Midsized companies spend a lot of effort on external recruiting but often fail to recognize raw talent already within their company. Oftentimes, they lack staff training departments and don’t devote the time and effort required to develop staff and plan challenging development programs to bring out their best.

When fresh needs do arise, it is too late to build up an existing member of the team, so they look outside, with all the costs and risks that entails. It is a continuing cycle: underdeveloped staff stagnating or departing for fresh opportunities, new personnel coming in, and the sad story repeats.

Some companies try internal promotions when staffing needs arise, but they are not planned out well. Even if your staff is dedicated, parachuting them into demanding positions they are not ready for only creates a new problem. The new role may overwhelm them or may not suit them. Either way, the move can reinforce self-doubts, undermine their confidence, and detract from company outcomes.

Companies must identify talent with management potential and plan a strategy to challenge them continually with new responsibilities, mentoring, and cross-training – all with an eye towards promotion over time. Commonly called career pathing, the approach focuses on “high-potential” employees and can bring out the best in personnel and performance, with minimal risk.

“We’ve developed a number of staff internally, and it has been effective and really rewarding,” says the CEO of a home-building firm in Canada. “When you are able as we have to see a receptionist grow, over the years, into an effective operations manager, you get a true commitment, a knowledge of the nuts and bolts of the company, and terrific results.”

Here’s how you can develop from within:

Watch a new or existing employee for at least six months and make a note if they are eager and fit into the company well. Hold a series of conversations with them about their work interests, ambitions, and professional plan. Validate that they are up for a challenge. Document your thoughts in their personnel file and share it with them.

In discussion with the employee, choose a direction for professional growth and development and outline a few projects or new responsibilities that will come their way when appropriate. Pace the plan based on their eagerness as well as their abilities. Some will want new opportunities quarterly; others will prefer a slower pace.

If the growth isn’t fast enough, make fresh opportunities by pushing leaders above them to delegate more (and focus on more strategic work), and if necessary, by dismissing sub-optimal employees and reassigning their work to ones that are thriving.

Not every spotlighted candidate will reach their potential or last the course. But keep the numbers manageable, and emphasize quality mentoring, planning and projects, so that the effort is worthwhile for both sides and progress can be tracked and noted. Working with only a handful of employees at one time is best if that is what you can manage well.

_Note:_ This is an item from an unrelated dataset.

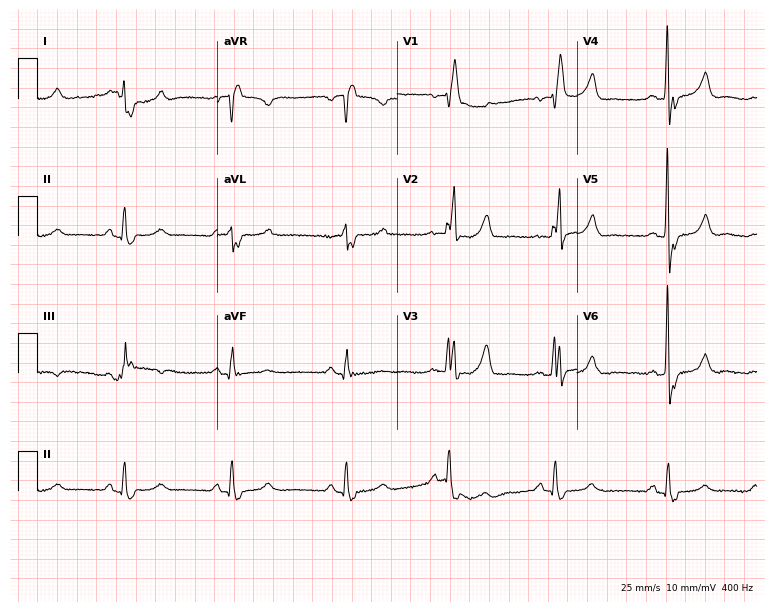
Resting 12-lead electrocardiogram. Patient: a male, 48 years old. The tracing shows right bundle branch block.

High-potential employees should have a mentor in the company, often their boss. Growing inside a company can be an emotional journey, at times frustrating, scary, and rewarding. Having someone who the employee feels cares about them is crucial. Always make sure to give constructive feedback on performance, positive or negative, to help the employee learn.

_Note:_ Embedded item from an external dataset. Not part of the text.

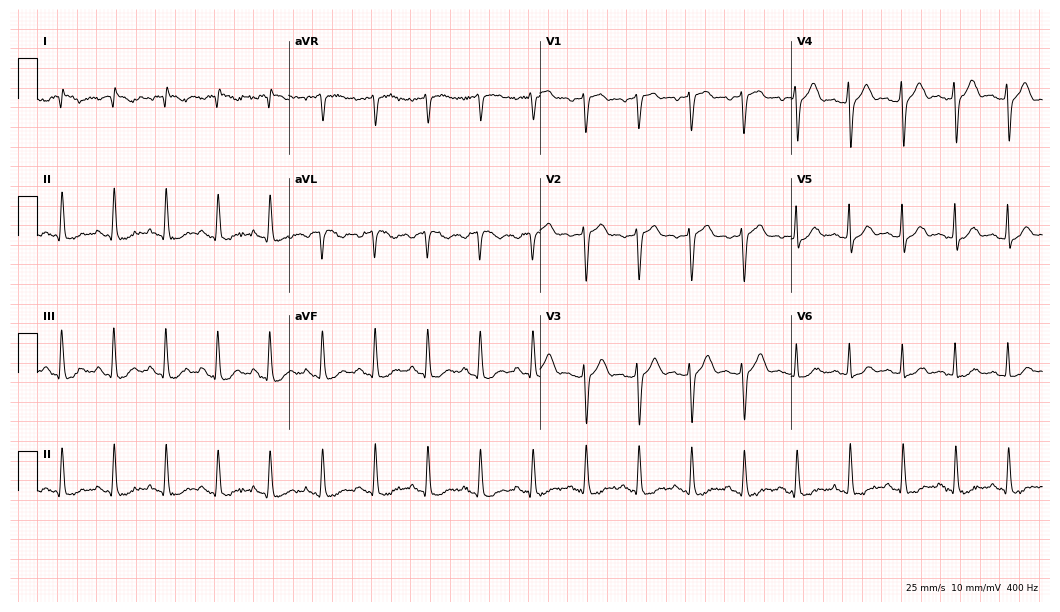
12-lead ECG from a 48-year-old woman. Shows sinus tachycardia (a sinus rate of 100 beats per minute or more).

One way to best mentor employees is to use regular one-on-one check-ins using a consistent online format for those meetings. This allows the sessions to be more focused on the work to be done than  random conversation. The One Page Planning and Performance System has a built-in weekly or monthly check-in module that asks the employee to rate their performance for the prior period and set goals for the following period. This gives you a chance to evaluate how the employee thinks and how they’re coming along and a place to add your own feedback in writing. The system then saves each check-in to record their progress over time

Building the Backbone

Aside from high-growth companies, it’s nearly impossible to tell when a company will need to harness more talent. Growing talent can be cost-free. The excitement generated by employees getting new opportunities usually more than pays for the cost of supporting them and helps ensure that qualified personnel is on hand for when openings do arise. It is a slow process requiring regular attention. Yet over 10-30 years, such mentored talent can form the backbone of many operations. Each new position filled from within confirms a successful journey for both employees and the company and is a moment for real celebration.

“The process can stretch over decades, so it requires time and real commitment,” says the home-building firm’s CEO. “We have a vice-president of operations who started with us as a framer on building sites. There were some areas where he needed backstopping, and we’ve been able to help him focus on his strengths. Now he’s a great leader for us. It shows how effective and gratifying the process can be.”